Me Charles Cantin

Bissonnette: une sentence innovatrice et courageuse, selon trois avocats

La sentence imposée par le juge François Huot au meurtrier de la Grande Mosquée de Québec est particulière, innovatrice et pleine de bon sens.

Le Progrès a discuté avec trois avocats du Saguenay-Lac-Saint-Jean afin d’évaluer les impacts de la sentence de la détention à vie sans possibilité de libération avant 40 ans imposée à Alexandre Bissonnette.

«C’est très innovateur comme sentence. Le magistrat a peut-être voulu passer le message que les juges voulaient reprendre la discrétion qu’ils avaient d’imposer une peine selon le crime et qui leur a été enlevée», explique Me Denis Dionne, ancien procureur en chef de la Couronne pour le Saguenay-Lac-Saint-Jean.

«Le juge Huot a aussi voulu attirer l’attention du public sur le rôle de la Commission des libérations conditionnelles. Les commissaires vont prendre leur responsabilité dans ce dossier, comme ils le font dans tous les dossiers. Et le public doit savoir qu’il n’est pas automatique que le condamné puisse être libéré au terme des 40 ans de détention. La commission n’hésite pas à ramener un condamné en détention. Il faut faire confiance aux institutions», note Me Dionne.

Ce dernier précise aussi que le tribunal ne devait pas, dans la peine, annuler tous les espoirs du condamné, car celui-ci, en détention, n’aurait plus rien à perdre et pourrait devenir un problème.

Me Denis Dionne

en appel

Pour sa part, le criminaliste Charles Cantin croit que le magistrat de la Cour supérieure du Québec cherche à ce que sa sentence soit entendue par la Cour d’appel du Québec et éventuellement par la Cour suprême du Canada.

«Son jugement est comme une sorte de contestation envers le législateur qui était là à l’époque de Stephen Harper, là où les peines minimales et consécutives ont fait leur apparition en plus grand nombre. C’est une hypothèse, mais il a mentionné que le cumul des peines était inconstitutionnel. Il croit que cette affaire a un intérêt national», ajoute le criminaliste.

Me Cantin ajoute que le magistrat a voulu donner une chance au meurtrier de vivre un bout de vie en société.

«C’est effectivement particulier comme sentence. Il doit avoir estimé que 50 ans, c’était trop et qu’une possibilité de libération après 40 ans était raisonnable», note Me Cantin.

Pour sa part, Me Jean-Marc Fradette estime qu’il s’agit d’une sentence courageuse, ajoutant qu’il aurait été facile de tomber dans la vengeance.

Me Jean-Marc Fradette

«Mais il a malgré tout contrevenu au principe des tranches de 25 ans.

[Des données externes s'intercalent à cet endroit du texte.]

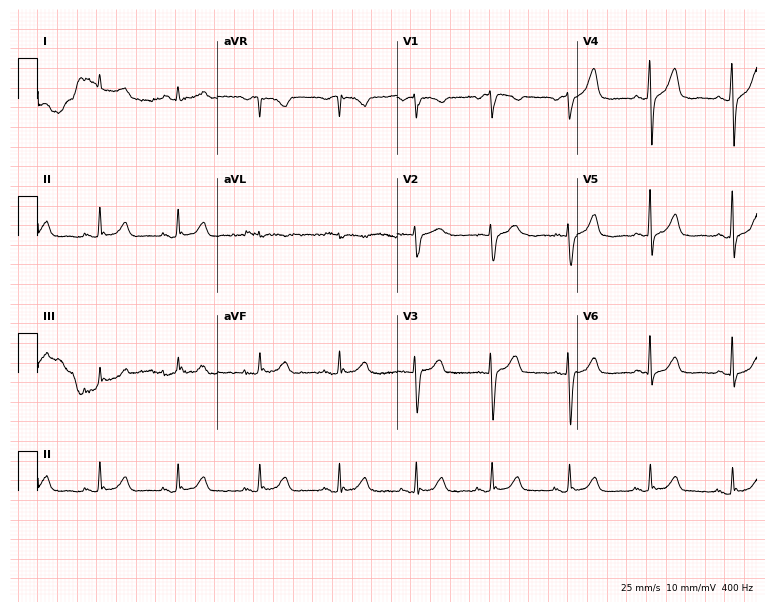
Electrocardiogram, a 67-year-old man. Overall reading on record: normal ECG.
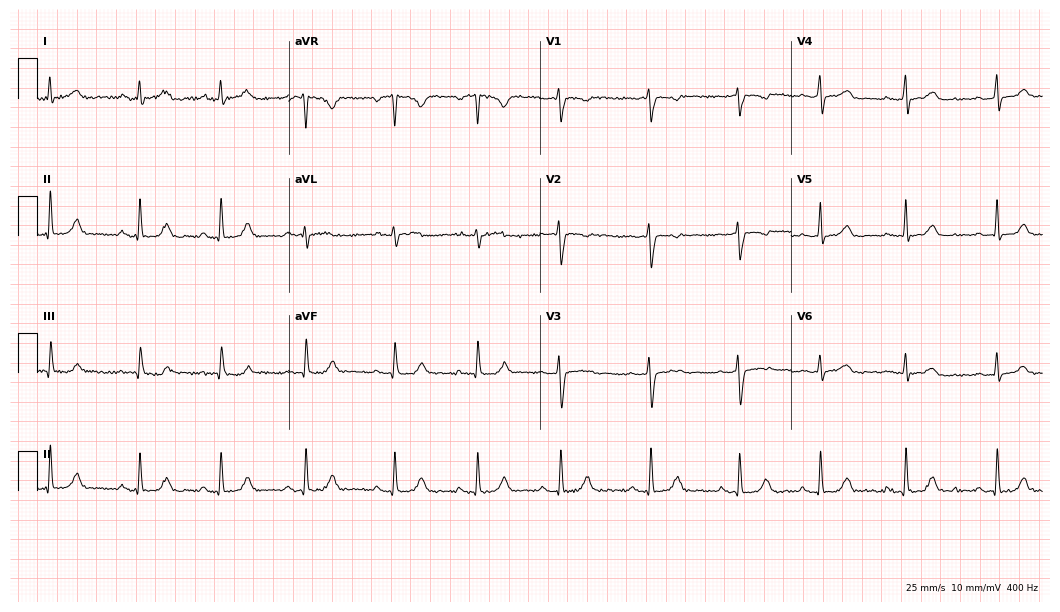
Electrocardiogram (10.2-second recording at 400 Hz), a female, 22 years old. Of the six screened findings (first-degree AV block, right bundle branch block (RBBB), left bundle branch block (LBBB), sinus bradycardia, atrial fibrillation (AF), sinus tachycardia), none is recorded. Findings outside these six are not listed.

Il laisse la place à la réhabilitation malgré la gravité des gestes. S’il l’avait condamné à 100 ou 150 ans, l’individu serait devenu une véritable bombe humaine, aurait pu ressembler à une bête étant donné qu’il n’aurait plus rien eu à perdre», déclare Me Fradette.

Celui-ci a plaidé devant le juge Huot lors du procès d’Yves Martin au Palais de justice de Chicoutimi. Le magistrat avait condamné Martin, un multirécidiviste de l’alcool au volant, à 14 ans de pénitencier pour avoir tué trois personnes alors qu’il conduisait en état d’ébriété en août 2015.